# Skx007 On Tan Hirsch Liberty



## BruceS (Apr 9, 2007)

Just got this one in a trade and took a quick 'n dirty







. While awaiting a bracelet, it's wearing this nice strap










I quite like it with this strap!

Cheers,

Bruce


----------



## andytyc (Sep 9, 2006)

Looks nice bruce. Black on Brown seems to be the in thing at the moment. I switch my speedie between a bracelet and a nice brown hirsch strap.


----------



## BruceS (Apr 9, 2007)

Thanks Andy! I've always liked brown on black and only recently have gotten into black on black, oddy enough









Cheers,

Bruce


----------



## thorpey69 (Feb 8, 2006)

Looks great ,my favorite combination at the moment,you cant go wrong with a Hirsch liberty


----------



## BruceS (Apr 9, 2007)

thorpey69 said:


> Looks great ,my favorite combination at the moment,you cant go wrong with a Hirsch liberty


Cheers mate! Yeah they're nice straps. I think I bought 4 of them at once last summer and just today took the tags off of this one. Can't believe I had never used it


----------



## dapper (Jun 18, 2004)

That looks great Bruce









I tried my 009 on a tan leather - not as successful as your combination, but interesting  :










Cheers


----------



## BruceS (Apr 9, 2007)

Cheers Alan! Hey that's not bad. Looks like a 22mm Panerai strap, buckle 'n all. I had or have a similar 24mm strap


----------



## Ricster (Jul 16, 2005)

Great combination Bruce









I did the same when I had a 007










Here are some other Seiko's I had recently but I only have the Orange Monster left now

! I do have the new 6R15 diver though.

I'll have to get another 007 again soon after seeing yours.


----------



## BruceS (Apr 9, 2007)

Nice Seiko collection!! I always liked my BM, especially after having it bead blasted, but these 007/009s are really nice. Can't believe I waited so long to buy one









Cheers,

Bruce


----------



## Matblack (Apr 17, 2007)

potz said:


> Yes, black on brown does indeed look good on this one, too.

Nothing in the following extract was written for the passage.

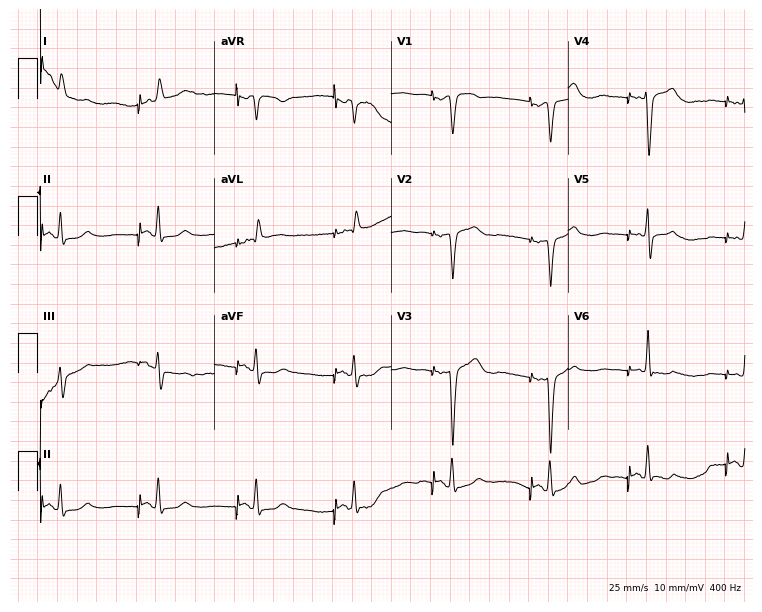
Electrocardiogram (7.2-second recording at 400 Hz), a 70-year-old man. Of the six screened findings (first-degree AV block, right bundle branch block, left bundle branch block, sinus bradycardia, atrial fibrillation, sinus tachycardia), none is recorded. Other findings, if any, are not listed.
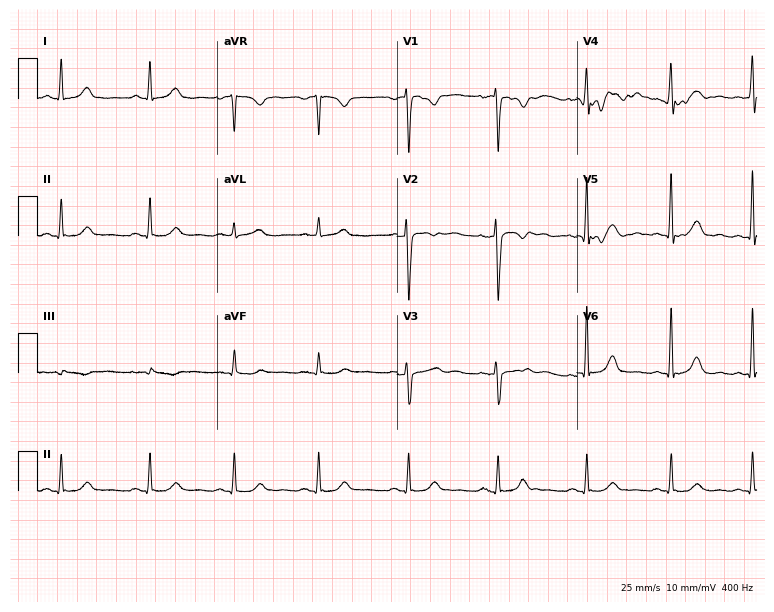
ECG — a 45-year-old female. Labelled as a normal ECG.

I really like that on the brown strap, seeing it next to the monster makes me want one, I wear a monster as a daily watch and love the size but the 007 is slightly larger it would seem. I will have to see if I can source one









MB


----------



## BruceS (Apr 9, 2007)

Thanks guys. I just compared the 007 to my BM and I think they're about the same size. The dial on the 007/009 though does appear to be larger as the bezel is much smaller than on the monster. That's probably why the 007 looks bigger.

Cheers,

Bruce


----------



## chris l (Aug 5, 2005)

Mine only arrived yesterday; the good rubber strap that accompanied it looks silly on my skinny wrist, and whilst the bracelet is superb it's quite heavy. I don't have many straps large enough but found this in a parcel that I think came from James.



I like the combination, very comfortable: the bezel position is timing supper.... 10 minutes to go.

I've been cleaning some watches tonight; I'm a lucky man...


----------



## BruceS (Apr 9, 2007)

chris l said:


> Mine only arrived yesterday; the good rubber strap that accompanied it looks silly on my skinny wrist, and whilst the bracelet is superb it's quite heavy. I don't have many straps large enough but found this in a parcel that I think came from James.
> 
> 
> 
> ...


That looks superb! I was thinking a blue rubber strap would look the dog's on a 009 too.

Enjoy,

Bruce


----------



## chris l (Aug 5, 2005)

Found a black one in the parcel, too...



Looks good as well!

Really like this watch; much more than my last, battered, black bezel - this ones so _clean_!


----------